## How to complete this task:
Each and every line below goes into your answer unchanged, but leave out the images.

***** Records for the task *****

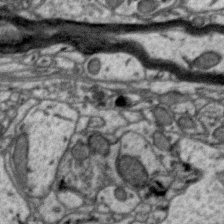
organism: Zebra finch
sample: Brain
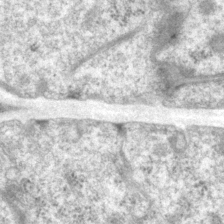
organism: P. pacificus
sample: Pharynx
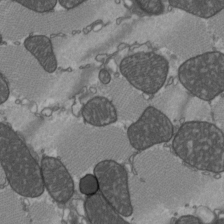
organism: C57BL Mouse
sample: Heart
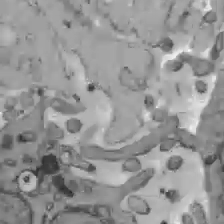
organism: C57BL Mouse
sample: Liver
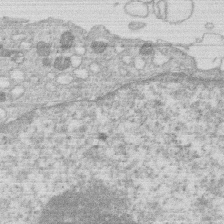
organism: Human
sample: Macrophage cells
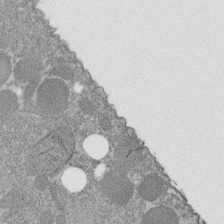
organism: C. elegans
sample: C. elegans embryo early stage
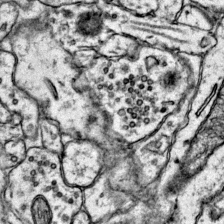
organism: Mouse
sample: Primary visual cortex
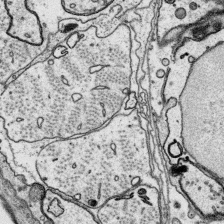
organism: Platynereis dumerilii
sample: Parapodia
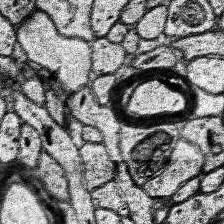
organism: Human
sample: Temporal Lobe
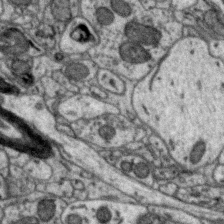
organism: Zebra finch
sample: Brain

*****

## Exercise answer:
organism: Zebra finch
sample: Brain
organism: P. pacificus
sample: Pharynx
organism: C57BL Mouse
sample: Heart
organism: C57BL Mouse
sample: Liver
organism: Human
sample: Macrophage cells
organism: C. elegans
sample: C. elegans embryo early stage
organism: Mouse
sample: Primary visual cortex
organism: Platynereis dumerilii
sample: Parapodia
organism: Human
sample: Temporal Lobe
organism: Zebra finch
sample: Brain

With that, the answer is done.